Selling Compute
You connect your GPU to perform jobs for buyers and get paid in bitcoin. There are two ways to connect your GPU:
- Use a Chrome web browser. You can use your GPU to perform jobs without installing any software. This is the easiest way to get started, but may earn less than our worker software.
- Install the GPUtopia 'workerbee' software. The worker automatically connects your GPU to the marketplace and starts performing available jobs. (This is still alpha-quality and under heavy development.)
How do I sell via the web browser?
- Log in with Alby
- Click Sell, then 'Load model'
- You are now available for jobs. When a job comes in and you lose out on it, you'll still earn 1 sat. (For now the balance will update only on refreshing the page.)
How does selling via browser work?
GPUtopia uses a portion of your computer's GPU via WebGPU, a new web standard that was recently added to newer versions of Chrome.
First your browser needs to download a language model. This is a ~4GB file that will be stored in your browser's cache. This will take a few minutes to download, then ~20 seconds to load from cache on future visits. You can see how this works in the MLC WebLLM repo.
Once you've got the model loaded, our system marks you available to receive inference jobs. Currently we send a demo inference job to all connected users every 15 seconds. This job may take ~5-30 seconds to complete depending on your GPU and the size of the job.
When your computer finishes the inference job, it sends that back to our server and we reward you some bitcoin directly to your Alby wallet.
It takes about 2 minutes to create an Alby wallet if you don't already have one — then you'll be ready to start earning bitcoin. Learn more about Alby on their website.

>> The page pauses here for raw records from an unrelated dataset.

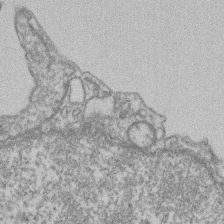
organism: Mouse
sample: T cell stromal cell synapse
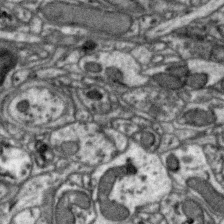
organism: Zebra finch
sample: Brain
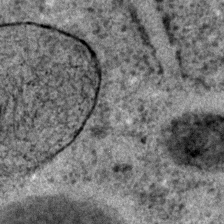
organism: C. elegans
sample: C. elegans embryo
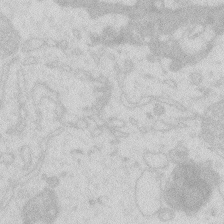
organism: Zebrafish
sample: Macrophage
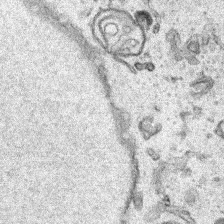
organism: Human
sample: Mitochondria in HCT116 cells
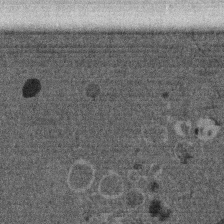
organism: Mouse
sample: Dividing mouse embryo 1 cell stage
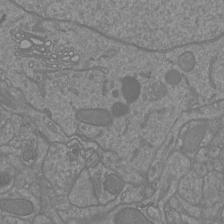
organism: Mouse
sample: Cortical neurons
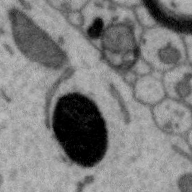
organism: Zebra finch
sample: Brain
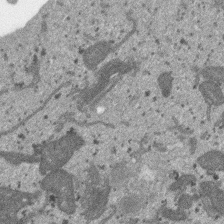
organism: Human
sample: Lung epithelial cells infected with SARS-CoV-2
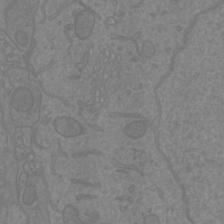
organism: Mouse
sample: Cortical neurons
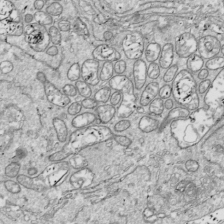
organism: Drosophila
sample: Cell division; meiosis; drosophila spermatocytes
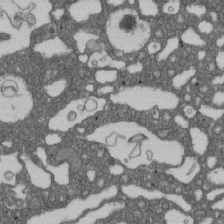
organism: Drosophila
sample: Nephrocyte
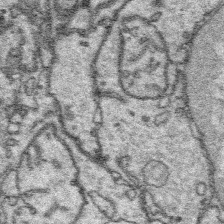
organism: Platynereis dumerilii
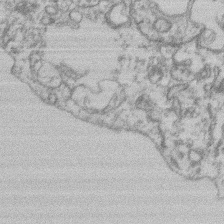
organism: Mouse
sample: T cell stromal cell synapse
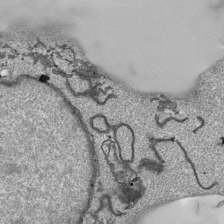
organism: Human
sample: Mitochondria in HCT116 cells
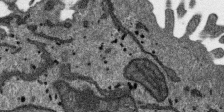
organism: Human
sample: Lung epithelial cells, uninfected (mock) control
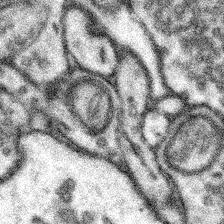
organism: Mouse
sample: Somatosensory cortex neuropil
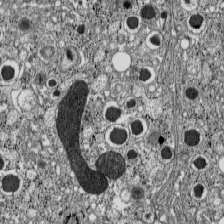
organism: C57BL Mouse
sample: Pancreatic islet
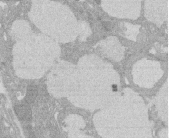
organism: Rat
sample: Salivary granule
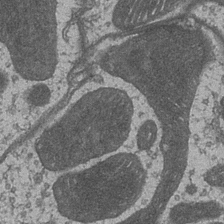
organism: Drosophila
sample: Optic medulla
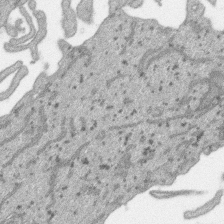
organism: Human
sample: Lung epithelial cells infected with SARS-CoV-2
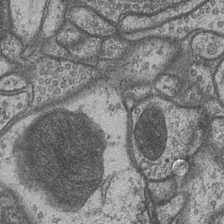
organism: Drosophila
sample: Optic medulla
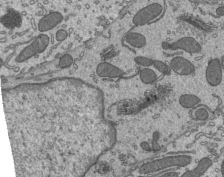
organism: Mouse
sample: Mouse epididymis efferent ductule cilia
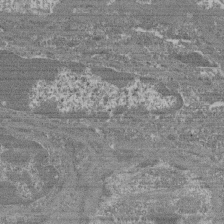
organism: Mouse
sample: Glomerulus
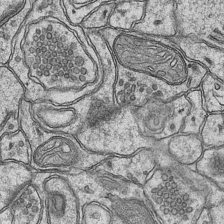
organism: Mouse
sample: CA1 Hippocampus
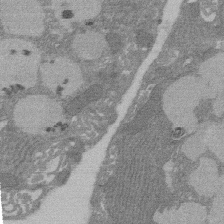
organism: Rat
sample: Salivary granule
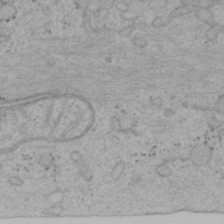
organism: Human
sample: HeLa cells
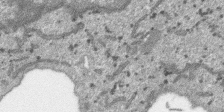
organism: Human
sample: Lung epithelial cells infected with SARS-CoV-2
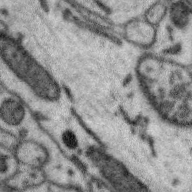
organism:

I never seem to get requests. Why?
-
Demand is low. Our API is "openai" compliant and anyone can use it to get openai-compatible inference for coding, summarization and more. Users can select any huggingface model. Tell some people about it!.
-
Your machine's average inference times are low. If we detect slow performance, then your machine will get fewer requests.
-
Your machine failed a benchmark test. If we detect that your machine's inference didn't match the expected output from the model with a fixed seed, we will assume it's faulty.
-
Your machine doesn't have enough (CPU RAM/GPU RAM/GPU SPEED/DISK SPACE). We use all these metrics to determine if a job should be sent.
Freeing up space, or installing gfx cards can help. A used NVIDIA 3090 or a RX 7900 24GB NVRAM card will get 34G quantized model requests and will have reasonably fast inference for example (as of Oct 2023). -
You're using the Web method of selling. Using the command-line workers alllows buyers to select from any model on hugging face.
Using the web worker only allows inference on a selection of models built for the web.
How do I install the worker software?
This will not work reliably until we fully roll out v4. Check back in a few days or experiment with the code in the meantime.
Download an executable from the workerbee releases page or run the Python code from source following instructions in the README.
Be sure you follow the README, and set up your ln_url parameter correctly to get credit for your work.